Eskiden tren biletleri üç mevki için ayrı ayrı renkte olurdu. Trenin birinci mevkisine kurulan biri, yanındaki gençle bir konuda münakaşaya tutuşurlar. Adam sinirlenip imdat frenini çeker ve memurlar gelir. Adamı suçlu bulup ceza keserler. Bu arada genç; memurlara der ki:
-Memur Bey! Lütfen adamın biletini kontrol eder misiniz?
Kontrolde, bileti ikinci mevki olduğu anlaşılır ve adamı dışarı çıkarırlar. Gencin yanında oturan bir başkası sorar:
-Biletin ikinci mevki olduğunu nasıl anladın?
-Aynen benimkinin rengindeydi…
Güzel bir fıkra bana göre. Güzelliği satır aralarındaki anlamından geliyor, yine bana göre. Bayılırım böyle ince dokundurmalara. Tabii, bana yapılmadığı sürece. Ne kadar bencilce değil mi?
Bu dokundurmalar genelde de hep hassas ilişkilerde gündeme gelir nedense. Yani gözden çıkarmakla ya da gönüle sokmakla ilgili kararsızlıklar yaşandığındandır benim gözlemleyebildiğim kadarıyla. Bu ilişkilerden biri de anne- evlat ilişkisidir diyebilirim, yine yaşadıklarımdan yola çıkarak.
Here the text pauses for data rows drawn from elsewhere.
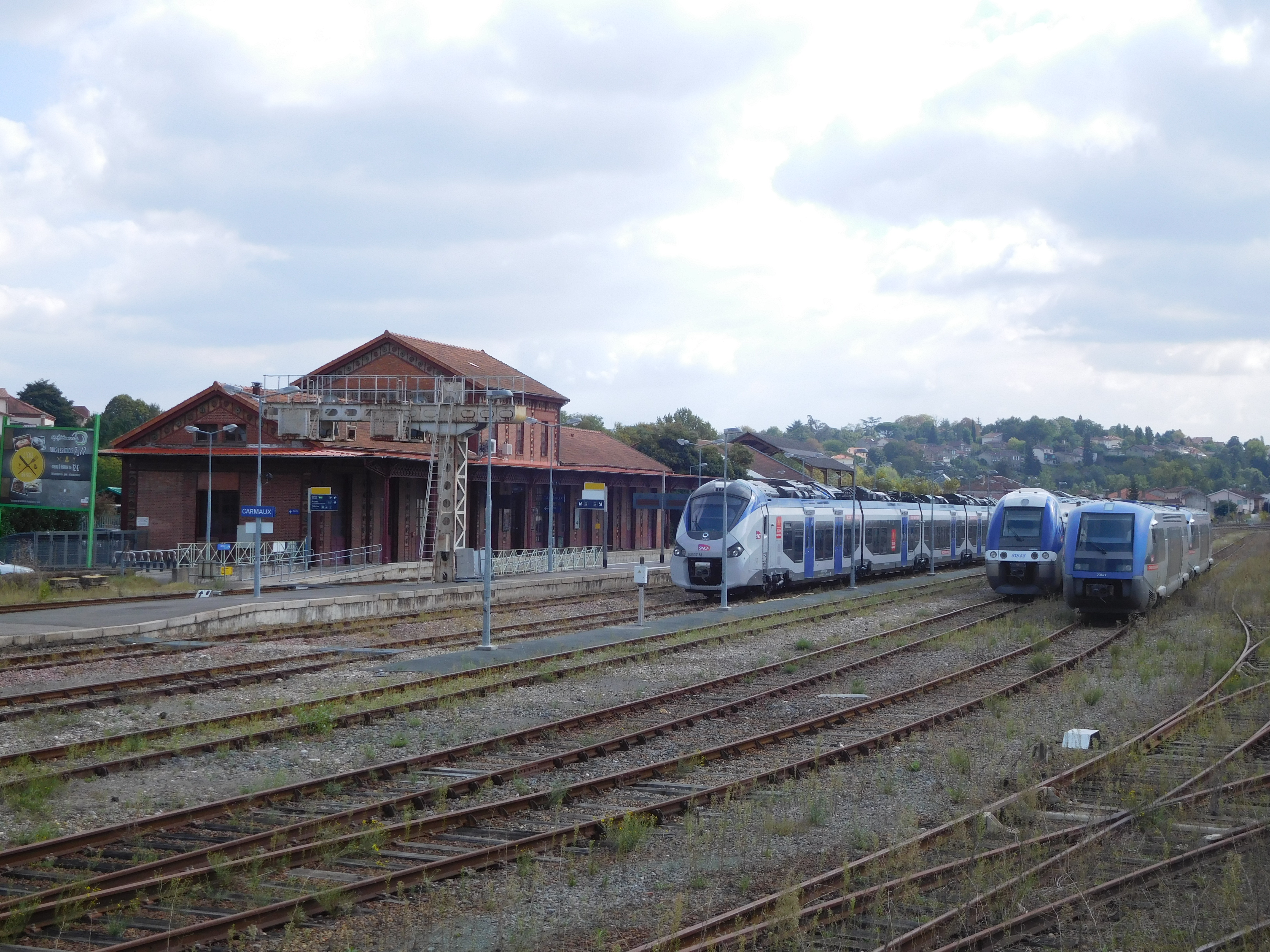 Vue générale de la gare de Carmaux avec Régiolis, AGC et X73500 stationnées.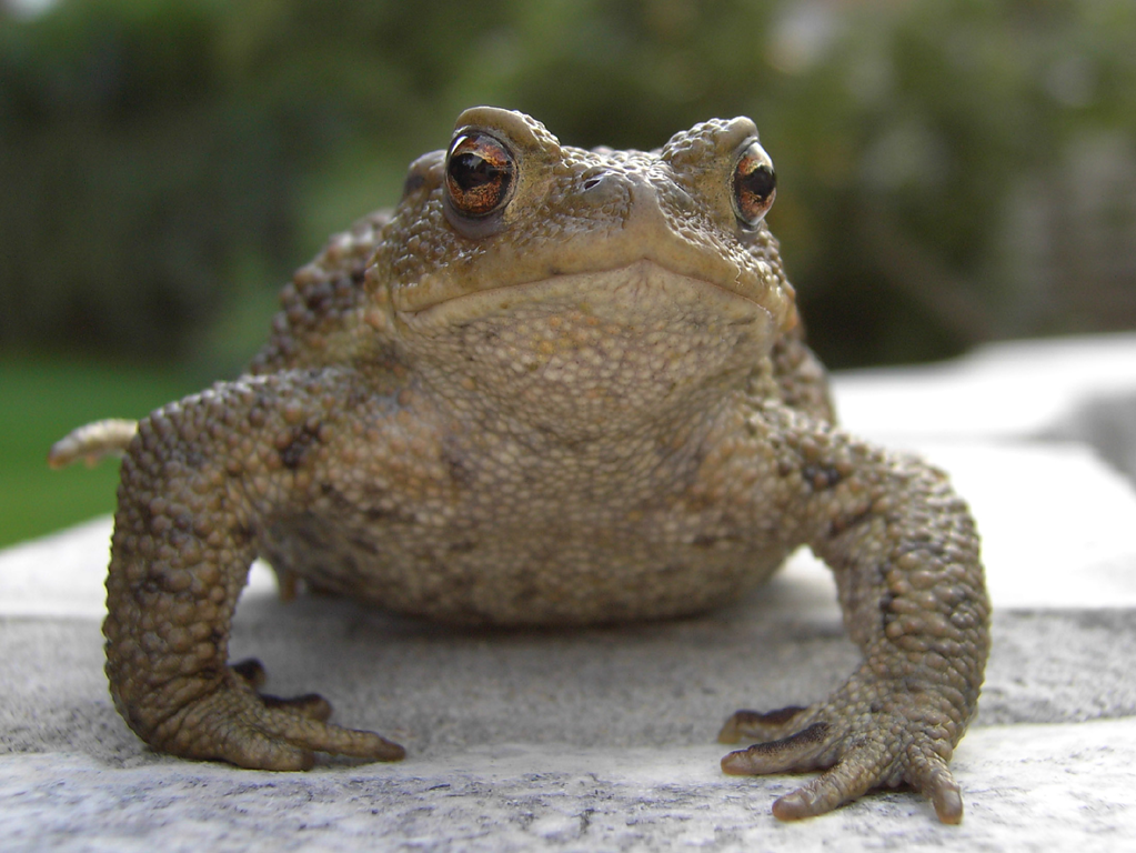 Vorderansicht Erdkröte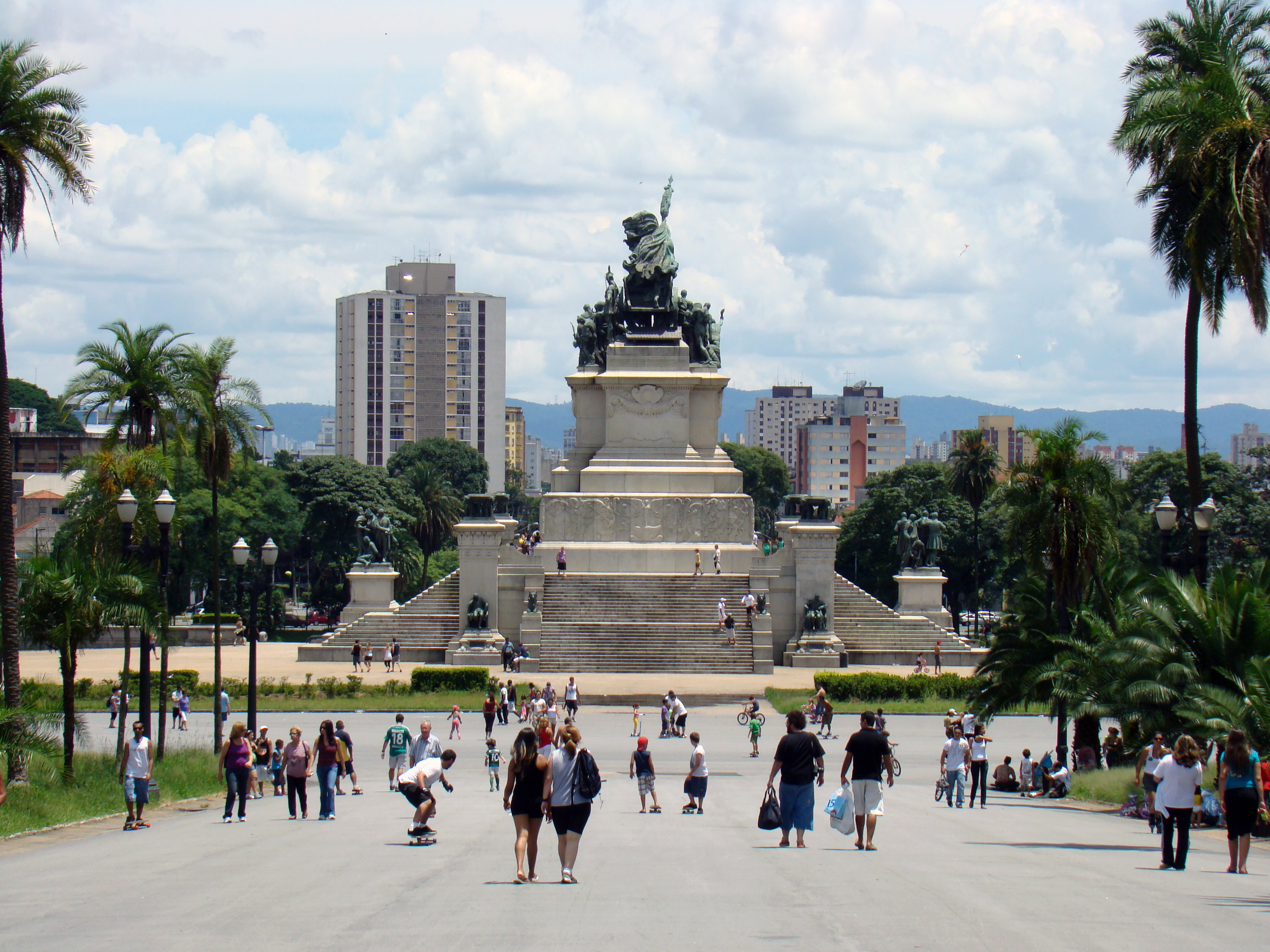 Monumento à Independência em São Paulo, Brasil.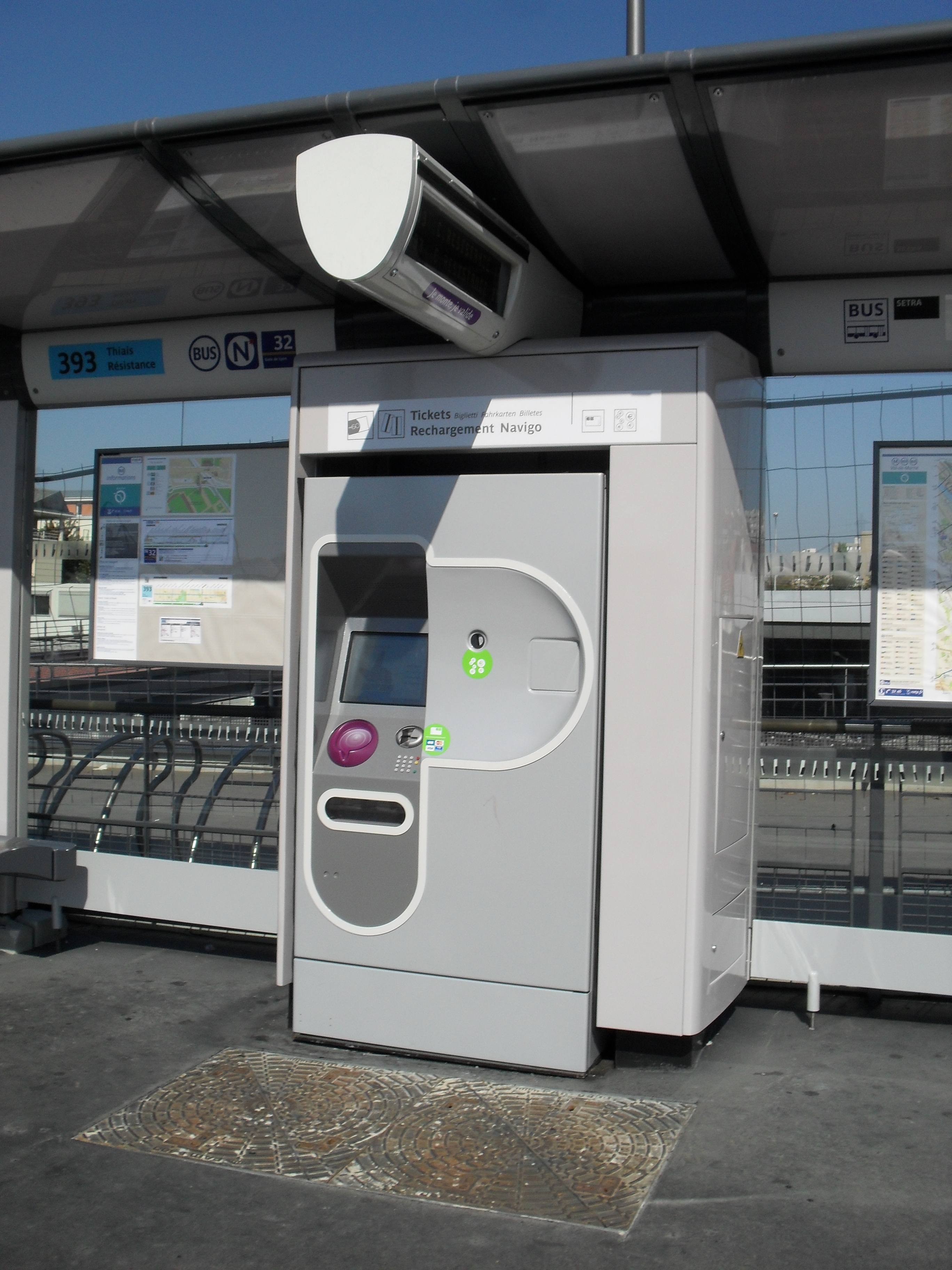 Mobilier Station TCSP 393 : Pointe du Lac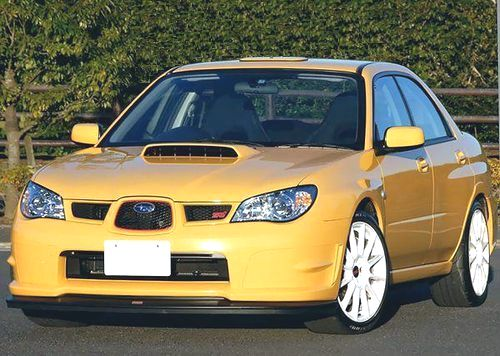 2006年 インプレッサWRX STI specC type RA-R 2007年投稿者撮影 Category:乗用車画像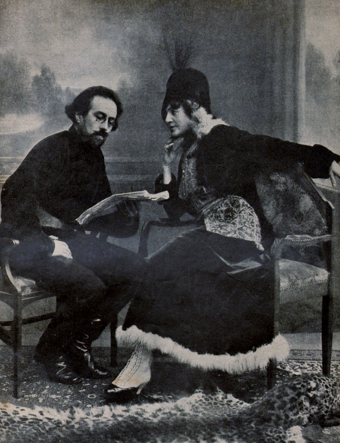 Драматург Михаил Арцыбашев читает свою пьесу «Закон дикаря» актрисе Л. Б. Яворской.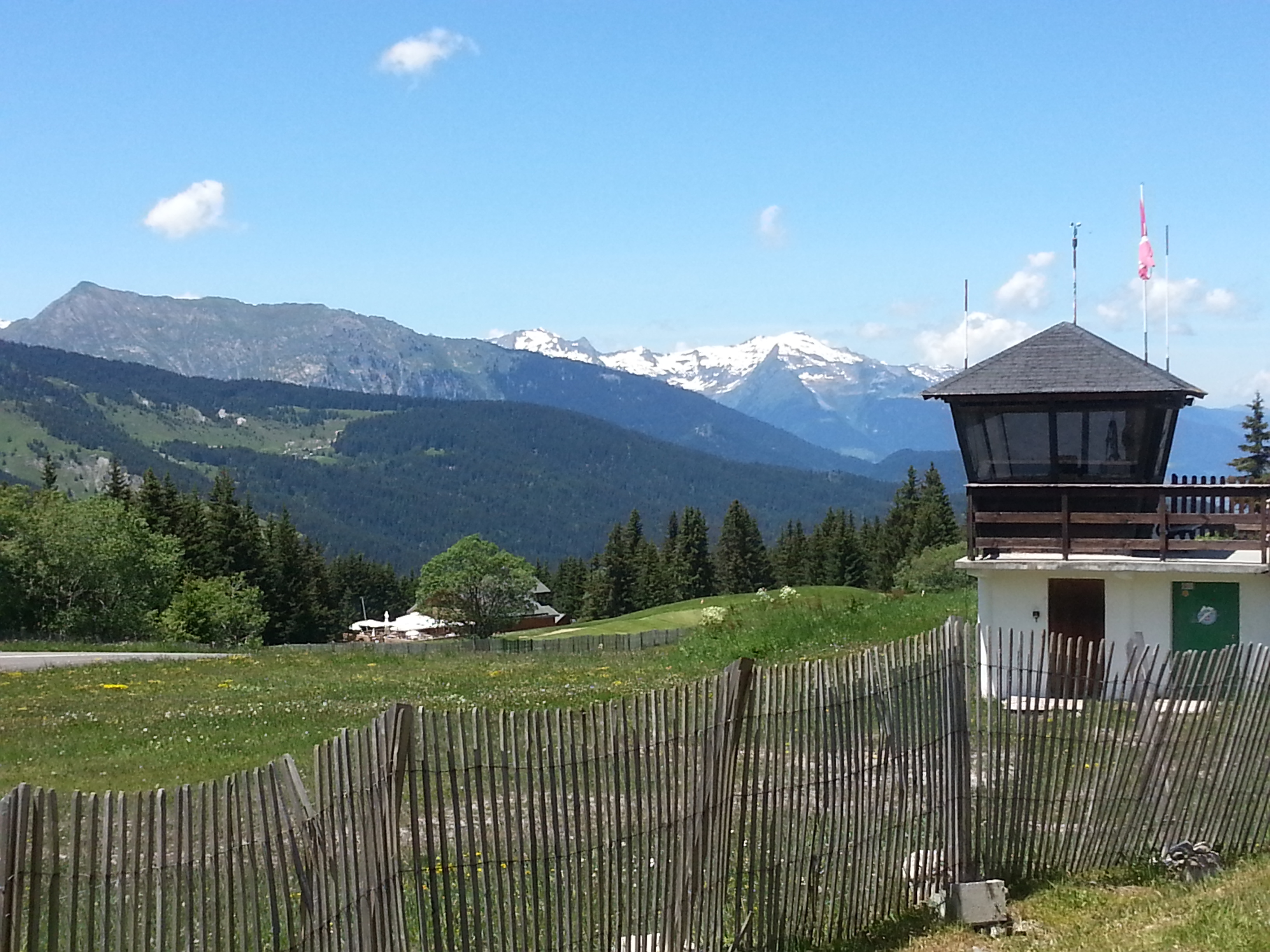 altiport de Meribel (LFKX)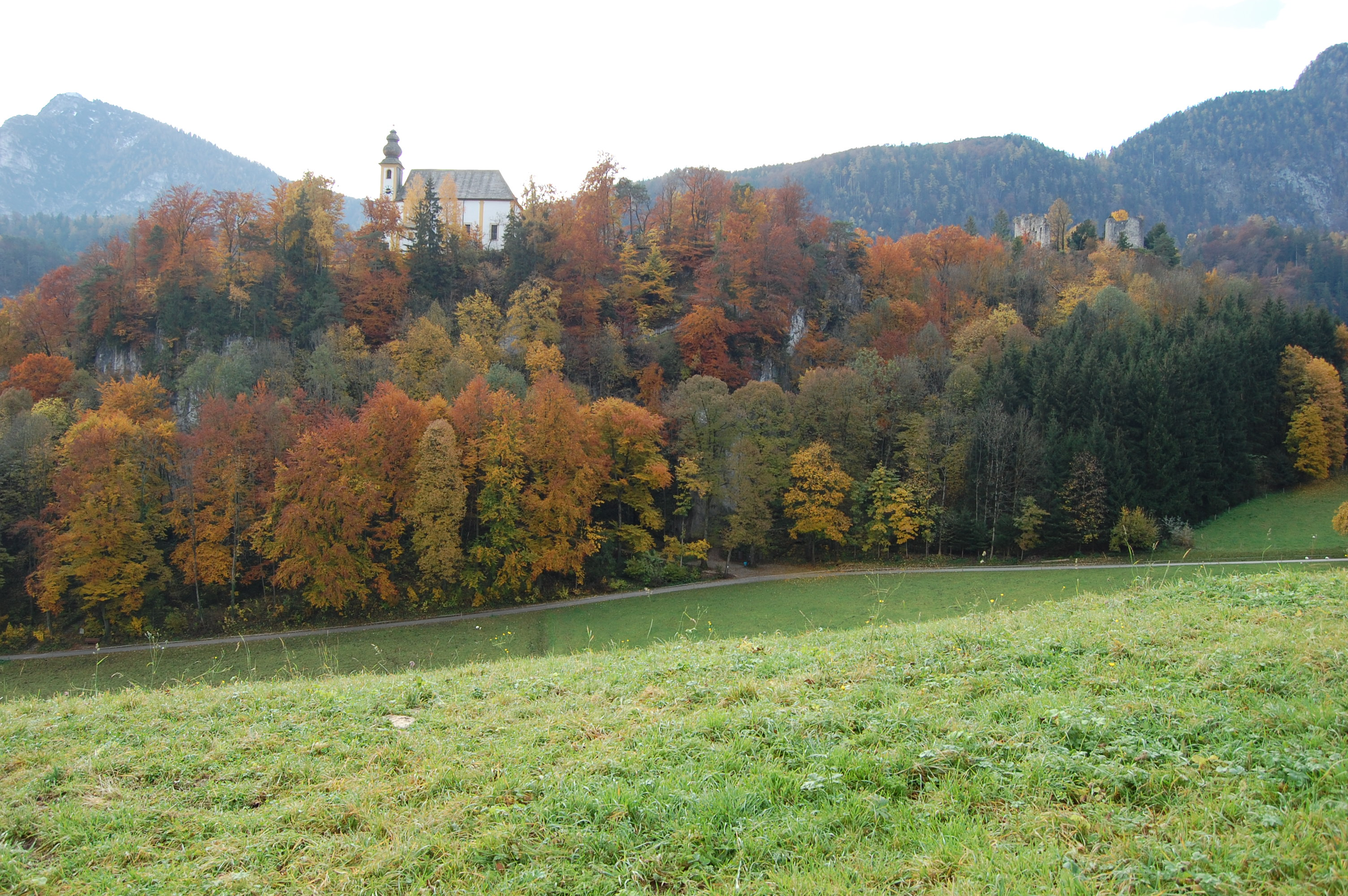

Annemle ya da oğlumla yaşadıklarımda ben de bunu çok yapıyorum. Çünkü çok hassas ilişkiler bana göre. Bir de şu “ el âlem ne der “ düşüncesi var ya, resmen felç ediyor beni ilişkilerde. Felç olmamak adına paylaşmak istiyorum o yüzden. Fakat “ aynı renk “ ten olduğumuzu biliyorum şükürler olsun. Kabullenmekte zorluk çekiyorum ve onu kolaylaştırmak adına paylaşıyorum.
Oğlum, burada ve ben onunla iki kez çay içmenin dışında iletişime geçemedim. Sadece arabasına tüp taktırdığı için arka koltukta taşımak istemediği ve benim balkonuma bıraktığı stepnesi ile özlem gidermeye çalışıyorum. Ne de olsa ona ait bir eşya!
Buralarda( Fethiye’ de ) tanık oldum; küçük çocukların elindeki “ kokutmalık “ dedikleri kumaş parçasına, çocuk ağlamasın diye eline tutuşturulan ve de onu koklaya koklaya uyuyan çocuklara. Hatta belki size abartı gelecek ama iki çocuk annesi olduğu halde, hala kokutmalıkla uyuyan anneye bile tanık oldum.
Lastik kokusunu hiç sevmem. Araba ile yolculuklarda kâbusum mide bulantısıdır. Öyle olmasa ben de stepneye sarılıp yatabilirdim. Şaka bir yana gerçekten canım yanıyor. Bu ne biçim özlemdir, hiç bitmeyen.
Üstelik paylaşılamayan. Yargılanmaktan korkuyorum en çok da. “ Sen annesin” diye başlayan söylemleri dinlemekten yoruldum artık. Evladın söz konusu olduğunda “ sen annesin “; annen söz konusu olduğunda da “ sen evlatsın “ demelerinden bıktım usandım. Böylece sustum. Sustukça bedenime zarar verdim. Felç geçiriyordum. Yani “ sözün büyüsü “ gerçekleşiyordu; “ resmen felç geçiriyorum “ derken. Sitemim kendimedir o yüzden.
Yalnızca bugün için; başta oğlum ve annem olmak üzere tüm yakınlarımı çok seviyorum ve onları çok özlüyorum. Onlarsız olmaz diyorum ve kocaman bir kucakla sarıp sarmalıyorum.